122 So. 2d 376, 271 Ala. 94, 1960 Ala. LEXIS 422
CourtSupreme Court of Alabama
DecidedJune 30, 1960
Docket6 Div. 462
StatusPublished
Cited by18 cases

This text of 122 So. 2d 376 (Logan v. O'BARR) is published on Counsel Stack Legal Research, covering Supreme Court of Alabama primary law. Counsel Stack provides free access to over 12 million legal documents including statutes, case law, regulations, and constitutions.

Bluebook
Logan v. O'BARR, 122 So. 2d 376, 271 Ala. 94, 1960 Ala. LEXIS 422 (Ala. 1960).

Opinion

LAWSON, Justice.

This suit comes here on a nonsuit taken by appellant, plaintiff below, on account of the adverse rulings of the trial court on the pleadings. § 819, Title 7, Code 1940.

On May 16, 1958, Odis W. Logan filed suit in the Circuit Court of Jefferson County to recover damages from the defendant, Billy H. O’Barr, alleged to have resulted from the negligent and wanton conduct of the defendant in operating an automobile which was in a collision on February 24, 1958, at the intersection of 36th Avenue, North, and 63rd Street in the City of Birmingham with an automobile operated by the plaintiff.

On May 30, 1958, the defendant, O’Barr, filed a demurrer which as refiled to the amended complaint was overruled on May 22, 1959.

There appears to be disagreement as to the pleas which the defendant, O’Barr, filed immediately after his demurrer was overruled. One attorney who has filed a brief here on behalf of Logan takes the position that O’Barr filed Pleas One and Two but struck those pleas before filing Pleas Three and Four. On the other hand, another attorney who appears here on behalf of Logan argues in effect that Pleas One and Two were filed and had not been stricken prior to the filing of Pleas Three and Four. Counsel for O’Barr contends that Pleas One and Two were never filed.

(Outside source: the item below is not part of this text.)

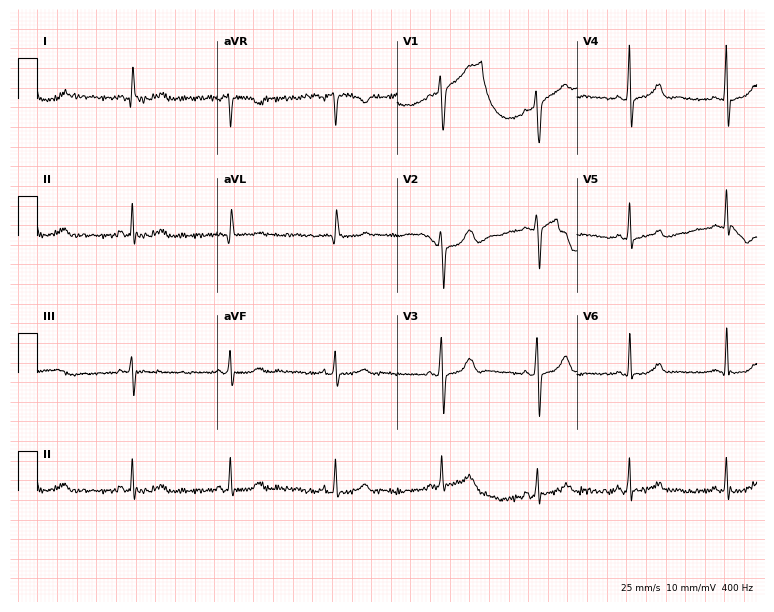
12-lead ECG from a 43-year-old woman. Recorded interpretation: within normal limits.

The record proper shows that on May 22, 1959, O’Barr filed an instrument which bears the caption “Answer,” which instrument as originally drafted consisted of four pleas. Plea One is the general issue. Plea Two is a plea of contributory negligence. Plea Three avers the existence of a judgment in another court which is averred to be “res judicata of this cause.” Plea Four also avers the existence of the judgment in the other court, which judgment the plea avers estops the plaintiff, Logan, from maintaining this suit.

Pleas One and Two are set out in the record before us as a part of the “Answer,” but two ink lines which cross to form an X have been drawn across those pleas as they appear in this record.

There is no mention of Pleas One and Two in the judgment entry. That entry recites in pertinent parts as follows:

*97 “It is ordered and adjudged by the court that said demurrer be and the same is hereby overruled; the defendant by separate paper filed interposes pleas Three and Four, separately and severally, to Counts One and Two as amended, separately and severally.” (Emphasis supplied.)

Our decisions support the view that even when there is a conflict between the judgment entry and other parts of the record proper, the judgment entry should prevail. See Clary v. Cassels, 258 Ala. 183, 61 So.2d 692, and cases cited.

We think the record should be construed as showing that the defendant, O’Barr, filed only Pleas Three and Four.

On June 10, 1959, the plaintiff, Logan, filed a motion to strike Pleas Three and Four. On the same day without waiving his motion to strike, Logan filed a demurrer to those pleas and also without waiving his motion to strike or his demurrer, Logan, on the same day, filed his Replications One, Two and Three to the defendant’s Pleas Three and Four. Replication One was directed to Plea Three. Replication Two went to Plea Four and Replication Three was directed to Pleas Three and Four.

The trial court, on June 10, 1959, overruled the plaintiff’s motion to strike, as well as his demurrer to the defendant’s Pleas Three and Four.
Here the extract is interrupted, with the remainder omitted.